Alliin /ˈæli.ɪn/ is a sulfoxide that is a natural constituent of fresh garlic. It is a derivative of the amino acid cysteine. When fresh garlic is chopped or crushed, the enzyme alliinase converts alliin into allicin, which is responsible for the aroma of fresh garlic. Allicin and other thiosulfinates in garlic are unstable and form a number of other compounds, such as diallyl sulfide (DAS), diallyl disulfide (DADS) and diallyl trisulfide (DAT), dithiins and ajoene. Garlic powder is not a source of alliin, nor is fresh garlic upon maceration, since the enzymatic conversion to allicin takes place in the order of seconds.

Alliin was the first natural product found to have both carbon- and sulfur-centered stereochemistry.

== Chemical synthesis ==
The first reported synthesis, by Stoll and Seebeck in 1951, begins the alkylation of L-cysteine with allyl bromide to form deoxyalliin. Oxidation of this sulfide with hydrogen peroxide gives both diastereomers of L-alliin, differing in the orientation of the oxygen atom on the sulfur stereocenter.
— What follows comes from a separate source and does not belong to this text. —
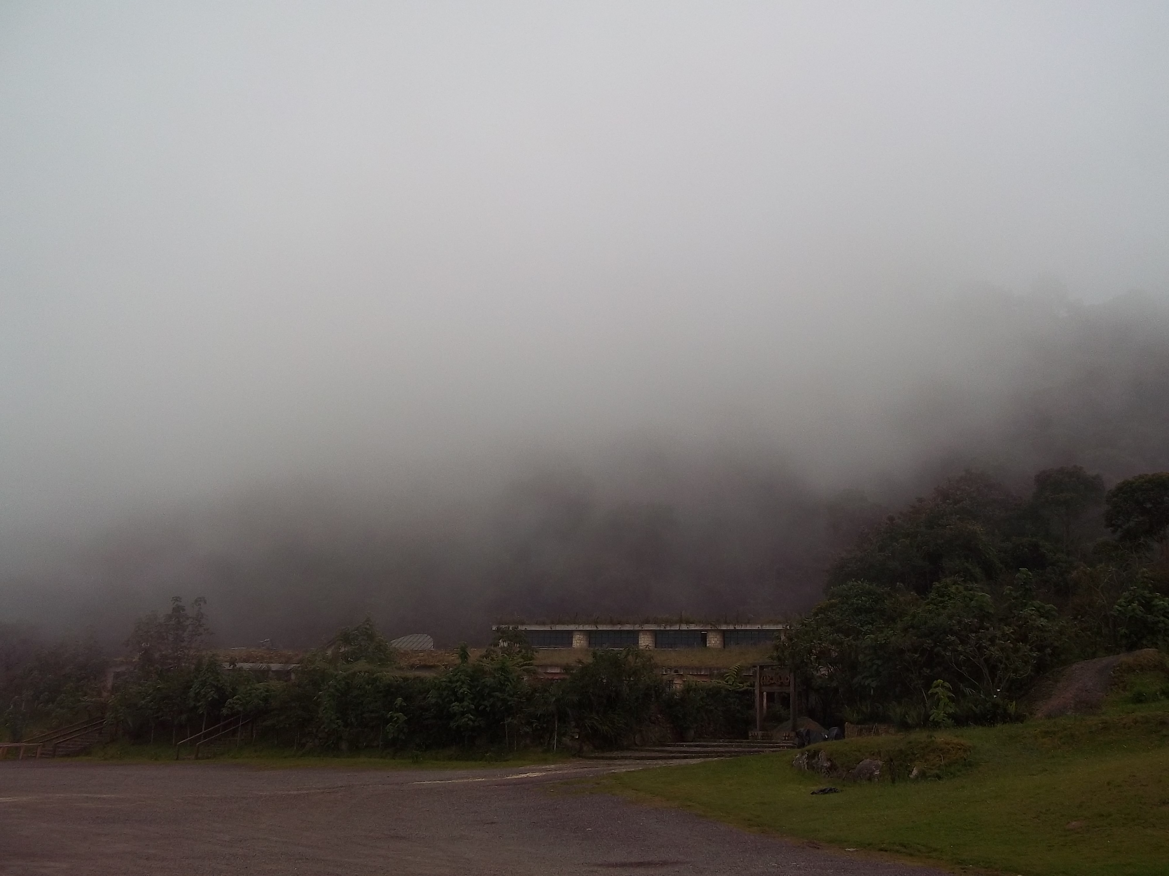 La entrada al parque Chicaque está enmarcada por un bello bosque donde la niebla cubre todo a su alrededor.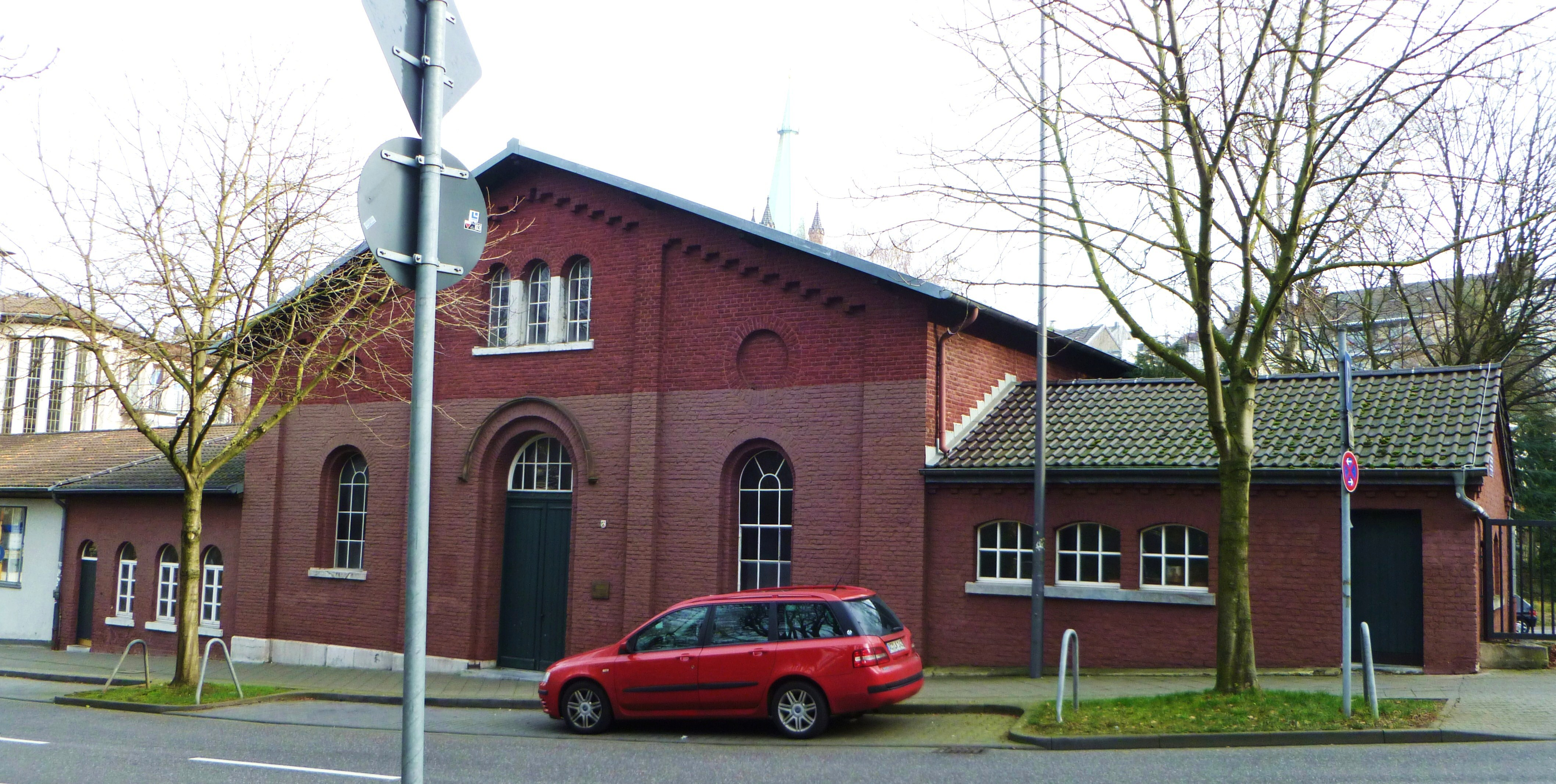 Baudenkmal in Aachen-Mitte

A newer route, reported by Koch and Keusgen in 1998, allows stereospecific oxidation using conditions similar to the Sharpless asymmetric epoxidation. The chiral catalyst is produced from diethyl tartrate and titanium isopropoxide.

== Medical exploration ==

Garlic has been used since antiquity for conditions now associated with oxidative stress (production and accumulation of reactive oxygen species (ROS)). In an in vitro test, garlic powder showed antioxidant properties, and alliin showed good hydroxyl radical-scavenging effect. Alliin has also been found to affect immune responses in blood cells in vitro.